Yet Wunderlich’s numbers were off; we’re normally a little cooler (by about half a Fahrenheit degree).13 So formidable were his data that it took more than a hundred years to establish that the good doctor had been in error.*

So how could so large a dataset be wrong? When Dr Mackowiak discovered one of Carl Wunderlich’s old thermometers in a medical museum, he was able to inspect it. He found that it was miscalibrated by two degrees centigrade, almost four degrees Fahrenheit. This error was partly offset by Dr Wunderlich’s habit of taking the temperature of the armpit rather than carefully inserting the thermometer into one of the bodily orifices conventionally used in modern times. You can take a million temperature readings, but if your thermometer is broken and you’re poking around in armpits, then your results will be a precise estimate of the wrong answer. The old cliché of ‘garbage in, garbage out’ remains true no matter how many scraps of garbage you collect.

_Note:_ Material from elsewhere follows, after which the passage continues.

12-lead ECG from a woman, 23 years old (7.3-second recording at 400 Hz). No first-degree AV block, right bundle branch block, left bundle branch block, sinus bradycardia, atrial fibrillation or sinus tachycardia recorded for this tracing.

As we saw in the last chapter, the modern version of this old problem is an algorithm that has been trained on a systematically biased dataset. It’s surprisingly easy for such problems to be overlooked. In 2014, Amazon, one of the most valuable companies in the world, started using a data-driven algorithm to sift résumés, hoping that the computer would find patterns and pick out the very best people, based on their similarity to previous successful applicants. Alas, previous successful applicants were disproportionately men. The algorithm then did what algorithms do: it spotted the pattern and ran with it. Observing that men had in the past been preferred, it concluded that men were preferable. The algorithm penalised the word ‘women’s’ as in ‘Under-21 Women’s Soccer International’ or ‘Women’s Chess Club Captain’; it downgraded certain all-women’s colleges. Amazon abandoned the algorithm in 2018; it’s unclear exactly how much influence it had in making decisions, but Amazon admitted that its recruiters had been looking at the algorithm’s rankings.

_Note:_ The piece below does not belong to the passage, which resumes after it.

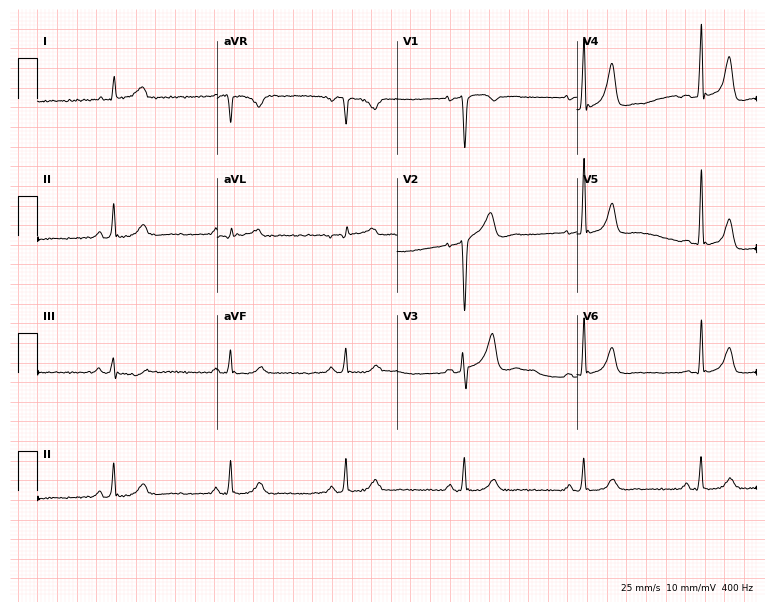
Resting 12-lead electrocardiogram. Patient: a man, 49 years old. None of these six findings is recorded: first-degree AV block, right bundle branch block, left bundle branch block, sinus bradycardia, atrial fibrillation, sinus tachycardia.

Remember the ‘Math is Racist’ headline? I’m fairly confident that maths isn’t racist. Neither is it misogynistic, or homophobic, or biased in other ways. But I’m just as confident that some humans are. And computers trained on our own historical biases will repeat those biases at the very moment we’re trying to leave them behind us.14

I hope I’ve persuaded you that we shouldn’t be too eager to entrust our decisions to algorithms. But I don’t want to overdo the critique, because we don’t have some infallible alternative way of making decisions. The choice is between algorithms and humans. Some humans are prejudiced. Many humans are frequently tired, harassed and overworked. And all humans are, well, human.

In the 1950s, the psychologist Paul Meehl investigated whether the most basic of algorithms, in the form of uncomplicated statistical rules, could ever outperform expert human judgement. For example, a patient arrives at hospital complaining of chest pains. Does she have indigestion, or is she suffering from a heart attack? Meehl compared the verdicts of experienced doctors with the result of working through a brief checklist. Is chest pain the main symptom? Has the patient had heart attacks in the past? Has the patient used nitroglycerin to relieve chest pain in the past? What quantifiable patterns are shown on the cardiogram?15 Disconcertingly, that simple decision-tree got the right diagnosis more often than the doctors. And it was not the only example. Remarkably often, Meehl found, experts fared poorly when compared with simple checklists. Meehl described his Clinical vs. Statistical Prediction as ‘my disturbing little book’.16

So, to be fair, we should compare the fallibility of today’s algorithms with that of the humans who would otherwise be making the decisions. A good place to start is with an example from Hannah Fry’s book Hello World.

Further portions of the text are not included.